> **Exercise instructions**: The needed output is the run of lines below from the one containing "1991.0 | 2.845 |" through the one containing "FY15 | 0.063 |", copied exactly and free of pictures.

> **Input**:
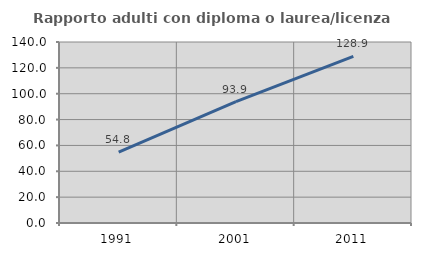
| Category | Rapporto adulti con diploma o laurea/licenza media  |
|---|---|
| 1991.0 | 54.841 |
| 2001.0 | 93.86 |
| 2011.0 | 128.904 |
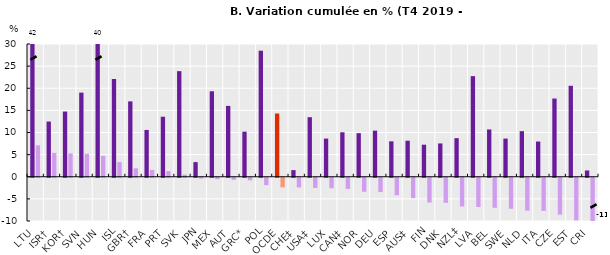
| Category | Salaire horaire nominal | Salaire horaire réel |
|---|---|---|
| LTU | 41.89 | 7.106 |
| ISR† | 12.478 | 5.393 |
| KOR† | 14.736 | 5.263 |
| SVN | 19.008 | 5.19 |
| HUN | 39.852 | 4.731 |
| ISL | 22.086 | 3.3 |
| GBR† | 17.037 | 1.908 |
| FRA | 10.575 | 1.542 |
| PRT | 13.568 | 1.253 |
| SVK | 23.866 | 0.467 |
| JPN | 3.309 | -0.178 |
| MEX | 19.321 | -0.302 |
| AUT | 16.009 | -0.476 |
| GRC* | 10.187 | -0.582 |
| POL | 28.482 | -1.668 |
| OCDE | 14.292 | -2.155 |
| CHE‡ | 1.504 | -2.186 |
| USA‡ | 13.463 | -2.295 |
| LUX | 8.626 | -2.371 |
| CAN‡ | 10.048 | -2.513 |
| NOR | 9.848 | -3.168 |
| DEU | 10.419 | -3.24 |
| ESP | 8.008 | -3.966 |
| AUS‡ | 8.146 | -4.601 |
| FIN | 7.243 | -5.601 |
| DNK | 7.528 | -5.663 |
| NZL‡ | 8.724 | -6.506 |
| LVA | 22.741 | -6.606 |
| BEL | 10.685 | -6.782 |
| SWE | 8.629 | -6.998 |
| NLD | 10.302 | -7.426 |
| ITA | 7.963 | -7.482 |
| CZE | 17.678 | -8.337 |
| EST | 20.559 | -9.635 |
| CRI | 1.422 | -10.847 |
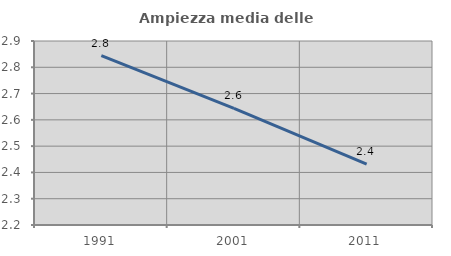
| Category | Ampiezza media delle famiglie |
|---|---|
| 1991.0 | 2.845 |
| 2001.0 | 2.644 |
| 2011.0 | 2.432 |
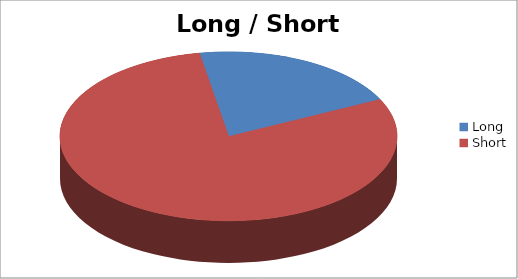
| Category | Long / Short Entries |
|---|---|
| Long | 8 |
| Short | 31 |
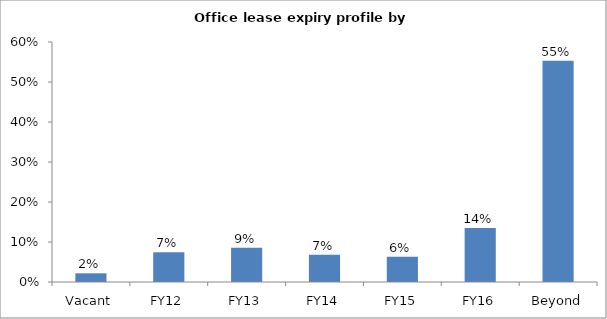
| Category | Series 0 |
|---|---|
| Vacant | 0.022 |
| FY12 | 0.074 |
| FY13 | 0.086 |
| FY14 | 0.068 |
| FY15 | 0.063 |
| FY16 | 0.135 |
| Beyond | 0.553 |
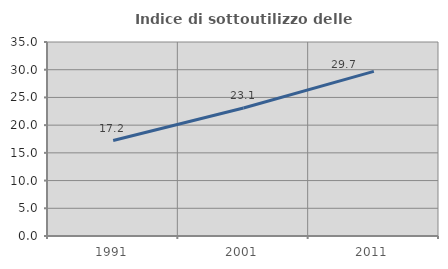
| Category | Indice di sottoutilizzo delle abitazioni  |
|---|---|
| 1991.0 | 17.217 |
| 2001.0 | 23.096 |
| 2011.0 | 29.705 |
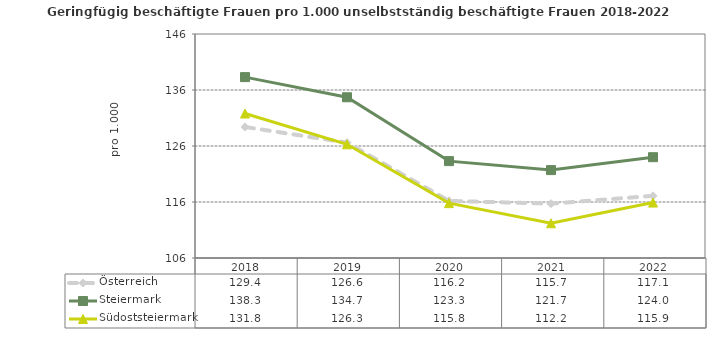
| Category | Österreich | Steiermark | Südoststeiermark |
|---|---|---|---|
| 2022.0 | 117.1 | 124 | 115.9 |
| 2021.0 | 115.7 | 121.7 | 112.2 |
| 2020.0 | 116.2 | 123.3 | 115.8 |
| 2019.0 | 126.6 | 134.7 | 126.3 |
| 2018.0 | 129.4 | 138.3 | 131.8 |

> **Solved exercise**:
| 1991.0 | 2.845 |
| 2001.0 | 2.644 |
| 2011.0 | 2.432 |
| Category | Long / Short Entries |
|---|---|
| Long | 8 |
| Short | 31 |
| Category | Series 0 |
|---|---|
| Vacant | 0.022 |
| FY12 | 0.074 |
| FY13 | 0.086 |
| FY14 | 0.068 |
| FY15 | 0.063 |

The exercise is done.